Head SHA: d86084070c401ccbb11e5926b342faf16d4ec965

Overall Assessment

✅ Looks good

Static review only; I could not run the test suite in this sandbox because Python here is missing numpy.

Executive Summary

The previous rerun blockers look addressed: the survey path now uses the bias-corrected IF, threads survey d.f. into safe_inference() for real survey= fits, and returns repo-standard SurveyMetadata instead of a plain dict. References: diff_diff/_nprobust_port.py:L1364-L1398, diff_diff/had.py:L2745-L2804, diff_diff/had.py:L288-L299.
I did not find an unmitigated methodology mismatch against the new registry entry for weighted continuous HAD. The scope exclusions for weighted mass_point, weighted event_study, replicate weights, and weight-aware DPI are explicitly documented/tracked, so they are not blockers. References: docs/methodology/REGISTRY.md:L2249-L2268, TODO.md:L95-L99.
P2 The weights= shortcut still populates survey-style df_survey metadata even though its own inference stays normal-theory.

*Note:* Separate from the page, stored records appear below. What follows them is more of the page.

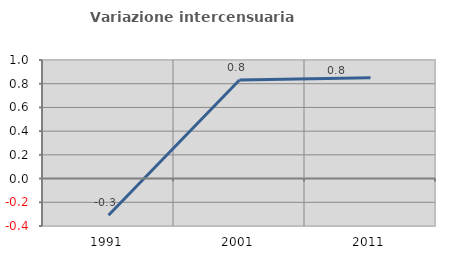
| Category | Variazione intercensuaria annua |
|---|---|
| 1991.0 | -0.31 |
| 2001.0 | 0.831 |
| 2011.0 | 0.85 |
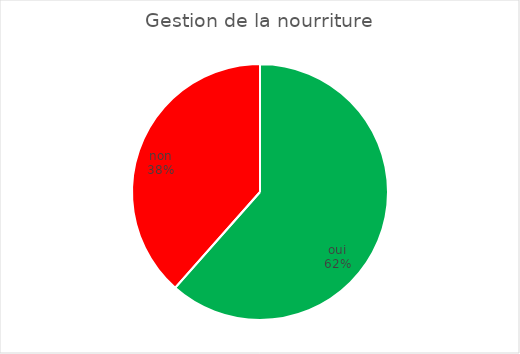
| Category | Gestion de la nourriture |
|---|---|
| oui | 8 |
| non | 5 |
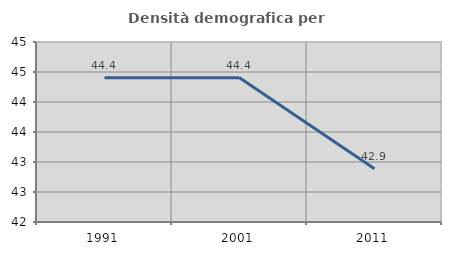
| Category | Densità demografica |
|---|---|
| 1991.0 | 44.403 |
| 2001.0 | 44.403 |
| 2011.0 | 42.887 |
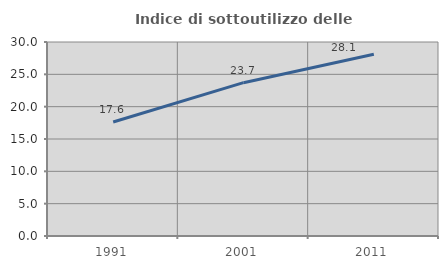
| Category | Indice di sottoutilizzo delle abitazioni  |
|---|---|
| 1991.0 | 17.629 |
| 2001.0 | 23.711 |
| 2011.0 | 28.114 |
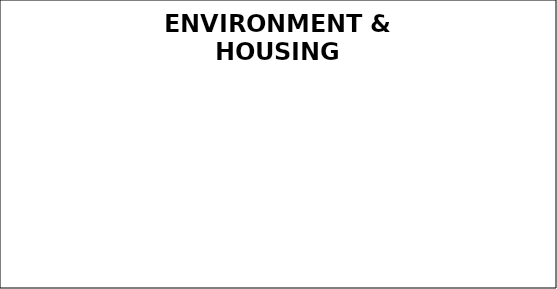
| Category | Q4 |
|---|---|
| Green | 0 |
| Amber | 0 |
| Red | 0 |
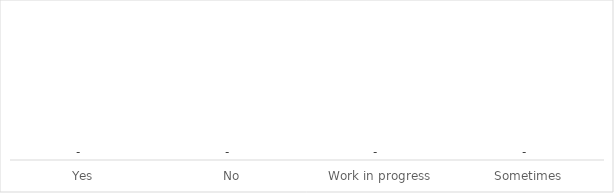
| Category | Series 0 |
|---|---|
| Yes | 0 |
| No | 0 |
| Work in progress | 0 |
| Sometimes | 0 |
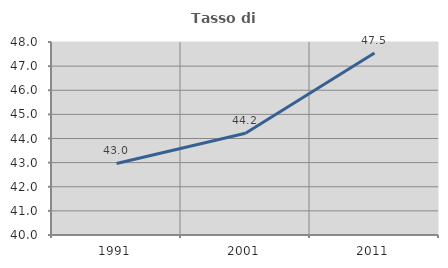
| Category | Tasso di occupazione   |
|---|---|
| 1991.0 | 42.966 |
| 2001.0 | 44.217 |
| 2011.0 | 47.547 |
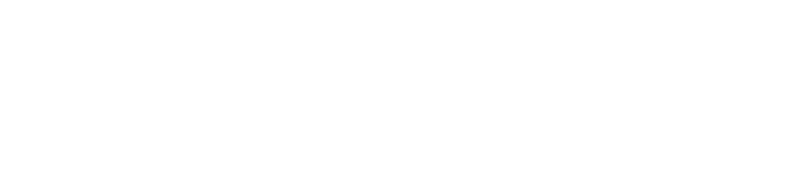
| Category | DISTRIBUCIÓN ZONA RIESGOS INHERENTES |
|---|---|
| BAJO | 0 |
| MEDIO | 0 |
| ALTO | 0 |
| CRITICO | 0 |
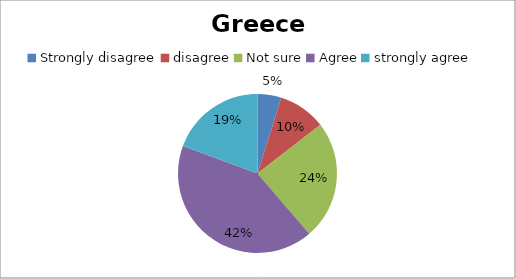
| Category | Series 0 |
|---|---|
| Strongly disagree | 3 |
| disagree | 6 |
| Not sure | 15 |
| Agree | 26 |
| strongly agree | 12 |
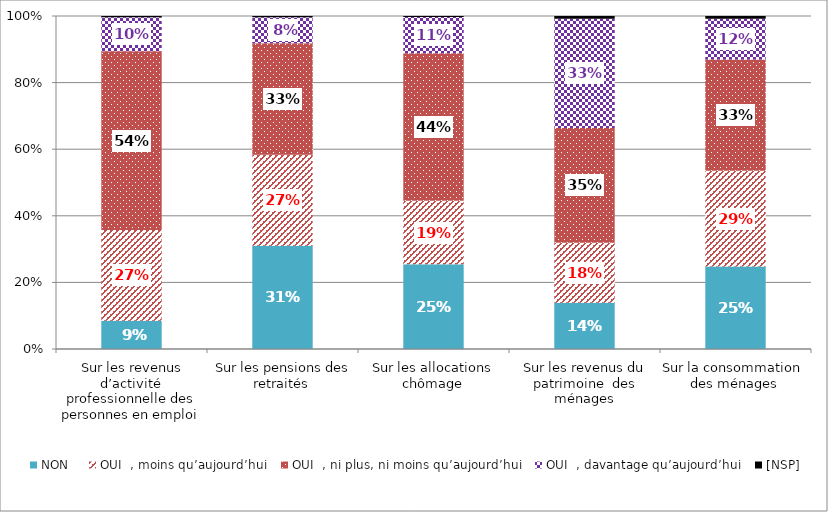
| Category | NON | OUI  , moins qu’aujourd’hui | OUI  , ni plus, ni moins qu’aujourd’hui | OUI  , davantage qu’aujourd’hui | [NSP] |
|---|---|---|---|---|---|
|  Sur les revenus d’activité professionnelle des personnes en emploi | 0.085 | 0.272 | 0.537 | 0.102 | 0.004 |
| Sur les pensions des retraités  | 0.31 | 0.273 | 0.334 | 0.078 | 0.004 |
| Sur les allocations chômage | 0.254 | 0.191 | 0.442 | 0.109 | 0.003 |
| Sur les revenus du patrimoine  des ménages | 0.139 | 0.18 | 0.345 | 0.328 | 0.008 |
| Sur la consommation  des ménages | 0.248 | 0.287 | 0.334 | 0.123 | 0.008 |
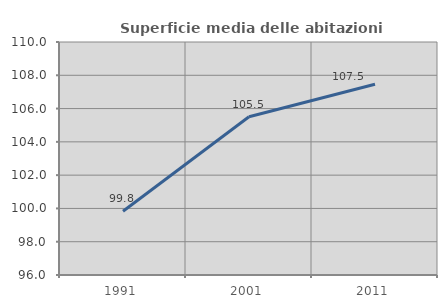
| Category | Superficie media delle abitazioni occupate |
|---|---|
| 1991.0 | 99.826 |
| 2001.0 | 105.511 |
| 2011.0 | 107.457 |
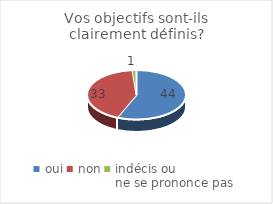
| Category | Vos objectifs sont-ils clairement définis? |
|---|---|
| oui | 44 |
| non | 33 |
| indécis ou 
ne se prononce pas | 1 |
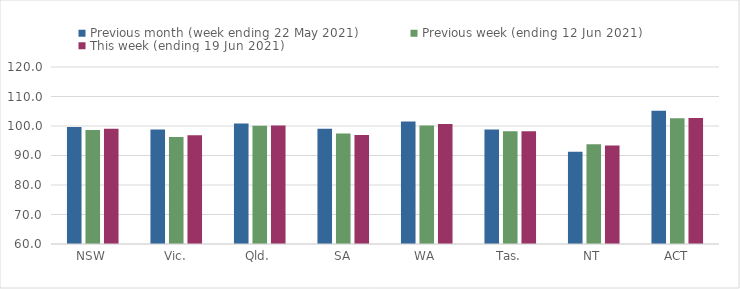
| Category | Previous month (week ending 22 May 2021) | Previous week (ending 12 Jun 2021) | This week (ending 19 Jun 2021) |
|---|---|---|---|
| NSW | 99.66 | 98.68 | 99.07 |
| Vic. | 98.81 | 96.25 | 96.9 |
| Qld. | 100.87 | 100.1 | 100.14 |
| SA | 99.11 | 97.47 | 96.94 |
| WA | 101.55 | 100.17 | 100.68 |
| Tas. | 98.85 | 98.25 | 98.25 |
| NT | 91.27 | 93.84 | 93.36 |
| ACT | 105.19 | 102.59 | 102.72 |
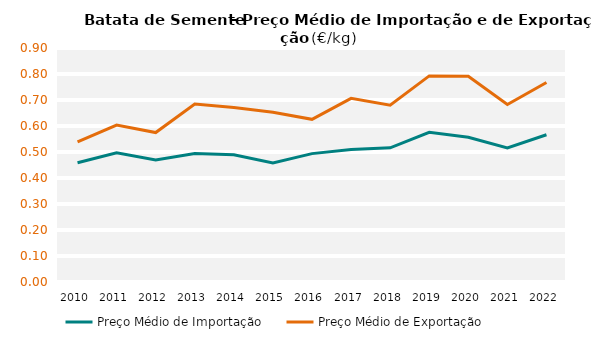
| Category | Preço Médio de Importação | Preço Médio de Exportação |
|---|---|---|
| 2010.0 | 0.459 | 0.539 |
| 2011.0 | 0.497 | 0.604 |
| 2012.0 | 0.469 | 0.575 |
| 2013.0 | 0.494 | 0.685 |
| 2014.0 | 0.489 | 0.671 |
| 2015.0 | 0.457 | 0.653 |
| 2016.0 | 0.494 | 0.626 |
| 2017.0 | 0.51 | 0.706 |
| 2018.0 | 0.516 | 0.68 |
| 2019.0 | 0.576 | 0.793 |
| 2020.0 | 0.557 | 0.792 |
| 2021.0 | 0.516 | 0.683 |
| 2022.0 | 0.566 | 0.767 |
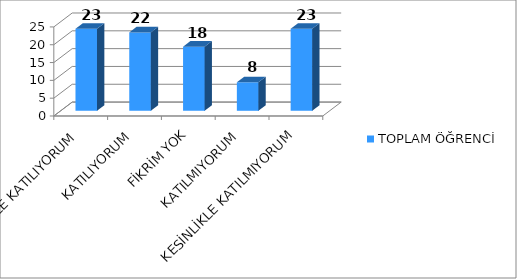
| Category | TOPLAM ÖĞRENCİ |
|---|---|
| KESİNLİKLE KATILIYORUM | 23 |
| KATILIYORUM | 22 |
| FİKRİM YOK | 18 |
| KATILMIYORUM | 8 |
| KESİNLİKLE KATILMIYORUM | 23 |
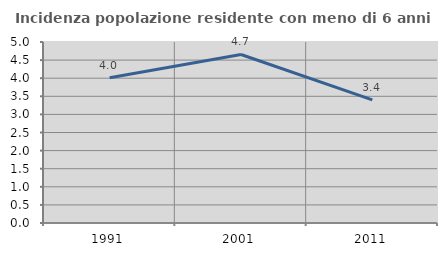
| Category | Incidenza popolazione residente con meno di 6 anni |
|---|---|
| 1991.0 | 4.015 |
| 2001.0 | 4.655 |
| 2011.0 | 3.401 |
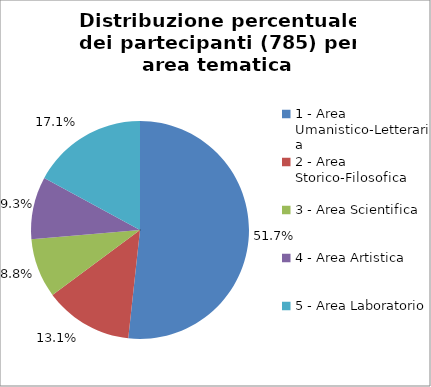
| Category | Nr. Partecipanti |
|---|---|
| 1 - Area Umanistico-Letteraria | 406 |
| 2 - Area Storico-Filosofica | 103 |
| 3 - Area Scientifica | 69 |
| 4 - Area Artistica | 73 |
| 5 - Area Laboratorio | 134 |

That makes summaries/reports describe some weights= fits as finite-df survey fits when they are not. References: diff_diff/had.py:L2745-L2804, diff_diff/had.py:L407-L413, diff_diff/business_report.py:L606-L612.
P2 The new weighted-result fields are only partially surfaced: effective_dose_mean and variance_formula are stored on the result object, but to_dict() omits them and summary() still only shows raw dose_mean. References: diff_diff/had.py:L341-L359, diff_diff/had.py:L443-L470, diff_diff/had.py:L381-L413, tests/test_had.py:L3438-L3446, tests/test_had.py:L3755-L3816.

Methodology

No findings.

The changed estimator path matches the Methodology Registry as written: kernel weights are composed pointwise with user weights, survey variance is built from the bias-corrected IF, non-pweight survey types are rejected, and the deferred paths are documented rather than silently shipped. References: diff_diff/_nprobust_port.py:L1220-L1297, diff_diff/_nprobust_port.py:L1364-L1398, diff_diff/had.py:L2424-L2455, diff_diff/had.py:L2964-L2979, docs/methodology/REGISTRY.md:L2255-L2268.

Code Quality

Severity P2 weights= fits advertise survey d.f. metadata that their own inference path does not use. On the weights= shortcut, fit() keeps df=None for safe_inference() (diff_diff/had.py:L2745-L2755), but then builds survey_metadata from a synthetic ResolvedSurveyDesign, which gives df_survey = n_obs - 1 and makes summary() / BusinessReport treat the fit as a finite-df survey result (diff_diff/had.py:L2781-L2804, diff_diff/had.py:L407-L413, diff_diff/business_report.py:L606-L612).
Impact: user-facing summaries/reports can misdescribe the inference family for weights= results, even though the stored CI/p-value were computed with the normal reference.
Concrete fix: on the weights= path, either clear survey-only fields such as df_survey (and ideally n_psu/n_strata) after compute_survey_metadata(), or teach report/summary consumers to gate survey-only behavior on variance_formula == "survey_binder_tsl" rather than survey_metadata is not None.

Performance

No findings.

Maintainability

No findings.

Tech Debt

Severity P3 Informational: the remaining weighted-scope exclusions are properly documented and tracked, so they are not blockers for this PR. References: TODO.md:L95-L99, docs/methodology/REGISTRY.md:L2266-L2268.
Impact: none.
Concrete fix: none required in this PR.

Security

No findings.

Documentation/Tests

Severity P2 The new weighted-result metadata is only partially propagated. effective_dose_mean and variance_formula are added to HeterogeneousAdoptionDiDResults and populated in fit() (diff_diff/had.py:L341-L359, diff_diff/had.py:L2805-L2815), but to_dict() still omits both (diff_diff/had.py:L443-L470), and summary() still displays only raw dose_mean (diff_diff/had.py:L381-L413). The tests pin the object fields themselves but not the serialized/reporting surface (tests/test_had.py:L3438-L3446, tests/test_had.py:L3755-L3816).
Impact: downstream machine consumers of to_dict() cannot recover the actual weighted denominator or the SE-family label, and the public surface is less complete than the new docs/changelog imply.
Concrete fix: add variance_formula and effective_dose_mean to to_dict(), render the weighted denominator explicitly in summary() when present, and add regression tests for those serialized outputs.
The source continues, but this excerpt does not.